──────── Records for the exercise ────────

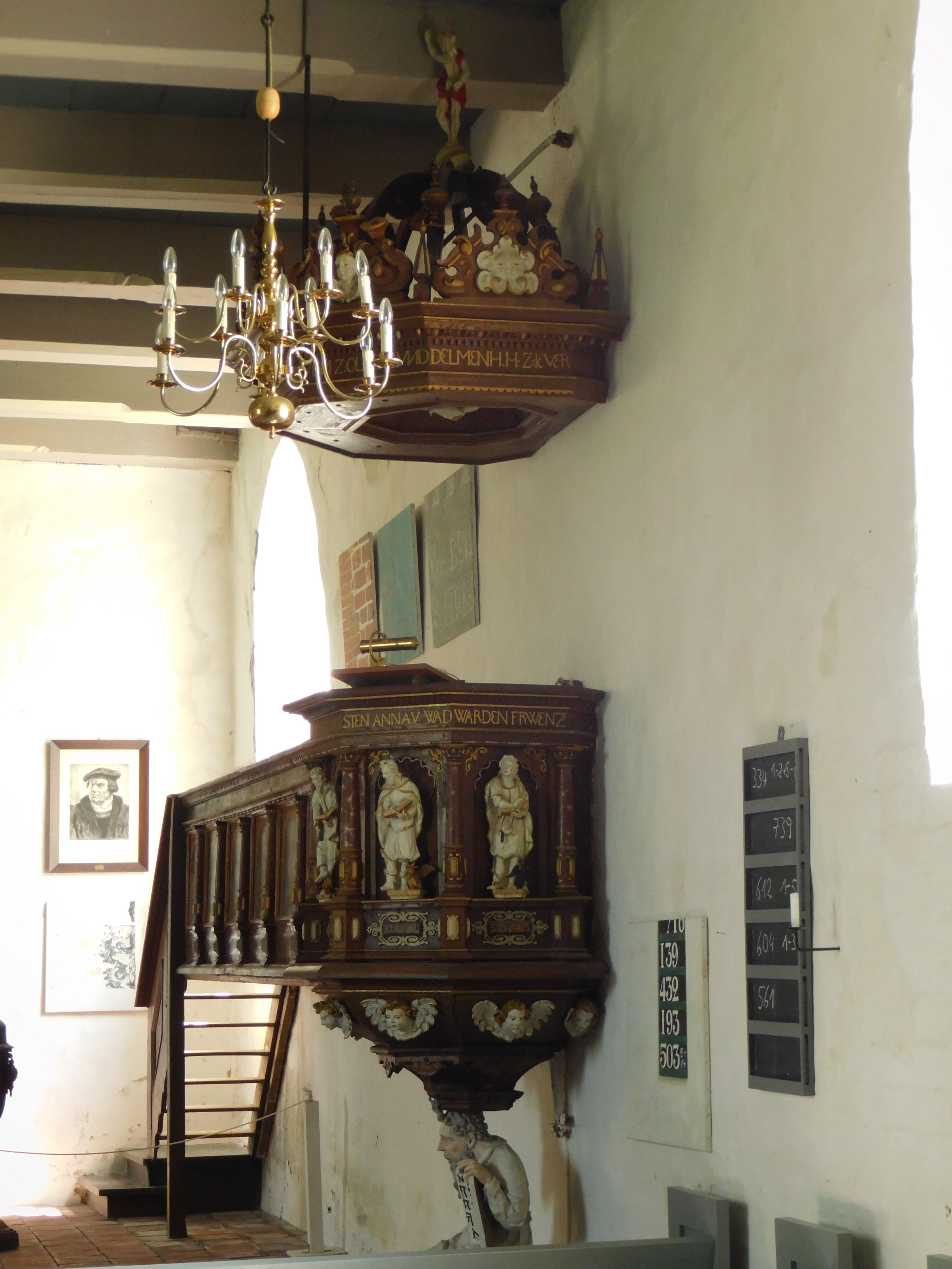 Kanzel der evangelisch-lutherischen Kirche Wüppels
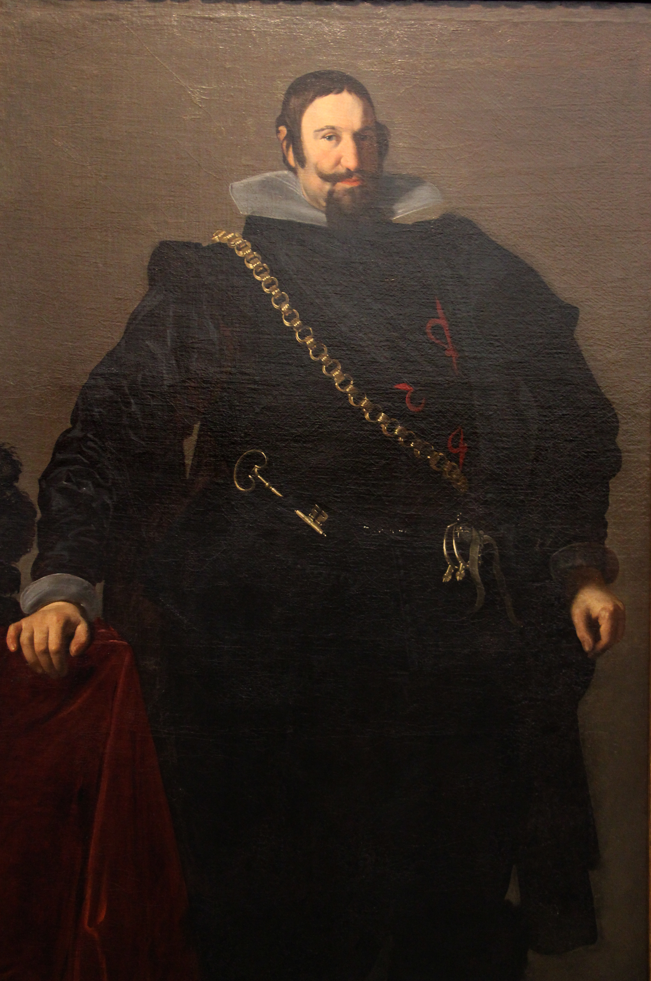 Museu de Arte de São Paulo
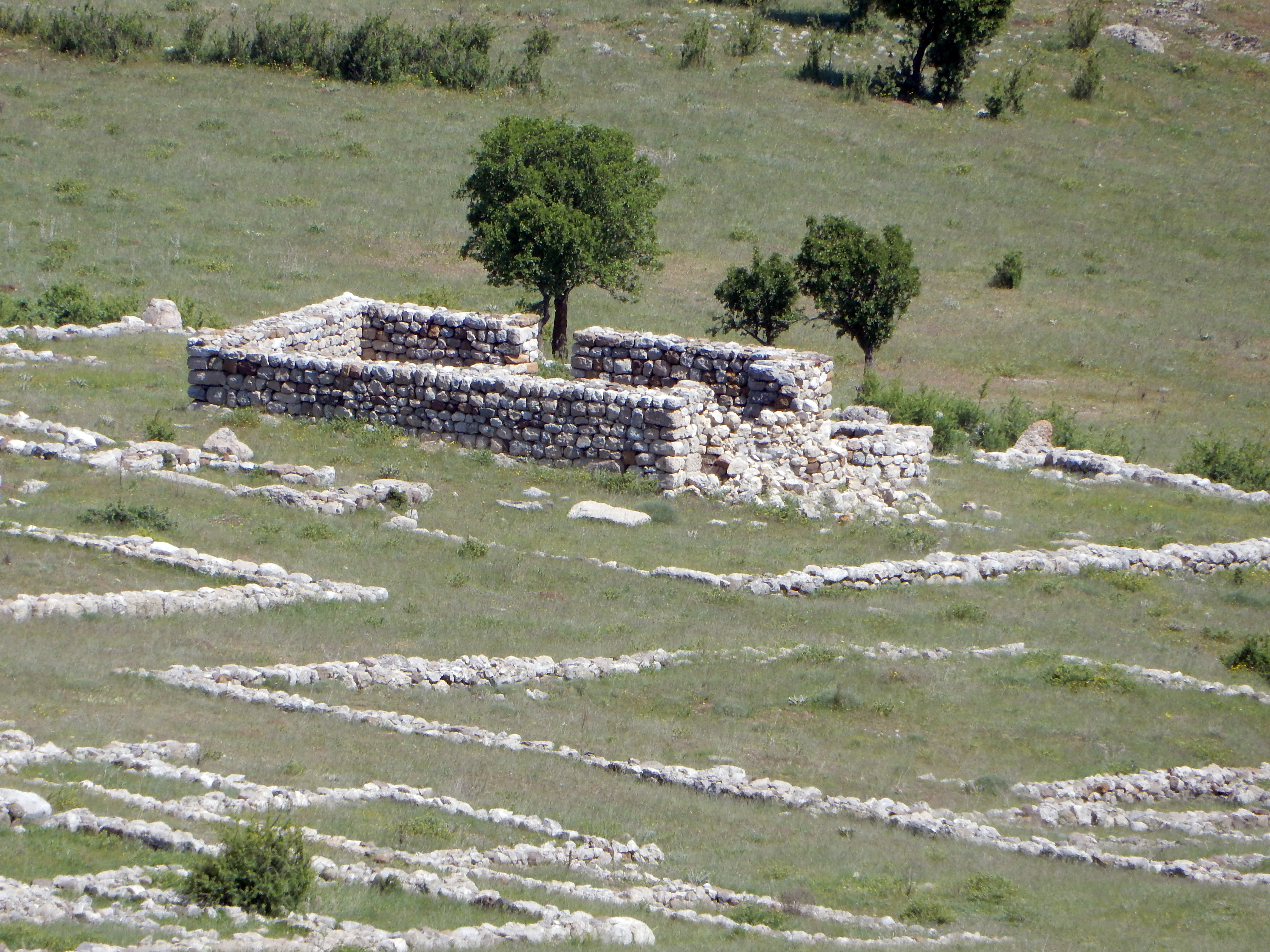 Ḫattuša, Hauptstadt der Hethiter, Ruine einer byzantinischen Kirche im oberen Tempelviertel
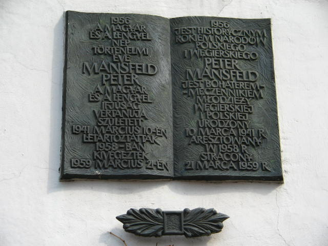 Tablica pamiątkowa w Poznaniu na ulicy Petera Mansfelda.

────────
──────── Records for the exercise ────────

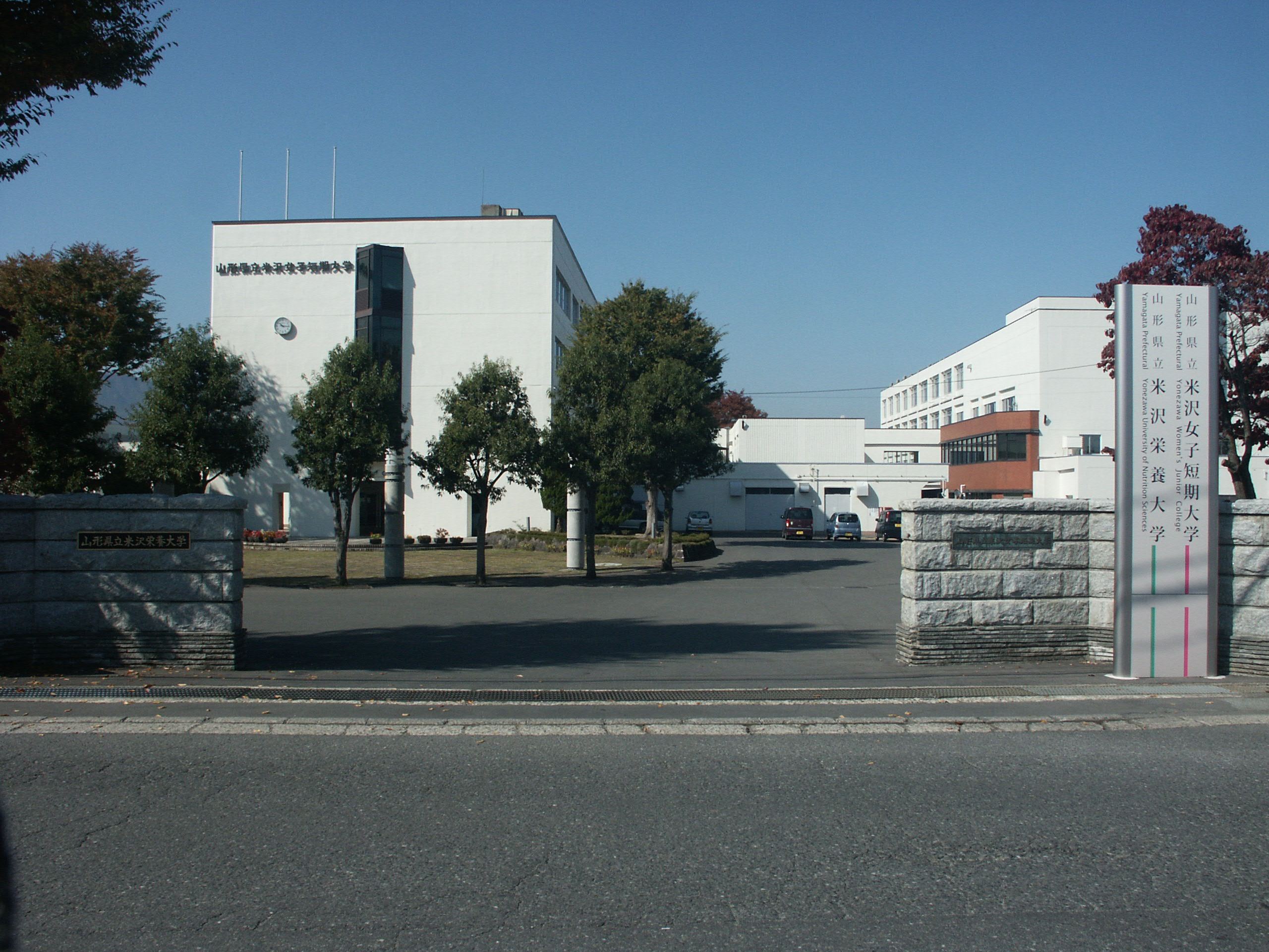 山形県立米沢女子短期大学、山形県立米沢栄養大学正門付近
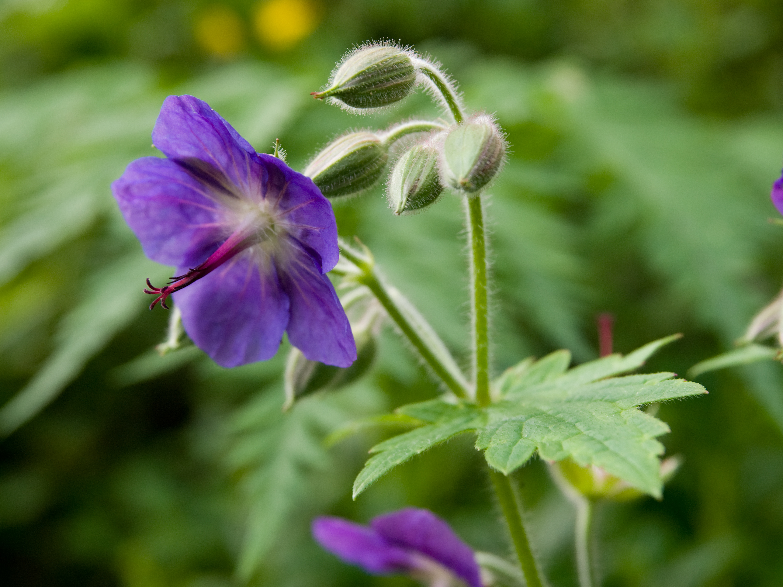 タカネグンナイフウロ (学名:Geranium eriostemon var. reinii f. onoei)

────────

* _What is required_
Pictures excluded, give again exactly and only the lines of the material above from the line with "Kanzel der evangelisch-lutherischen" through the line with "Tablica pamiątkowa w".

* _Result_
 Kanzel der evangelisch-lutherischen Kirche Wüppels
 Museu de Arte de São Paulo
 Ḫattuša, Hauptstadt der Hethiter, Ruine einer byzantinischen Kirche im oberen Tempelviertel
 Tablica pamiątkowa w Poznaniu na ulicy Petera Mansfelda.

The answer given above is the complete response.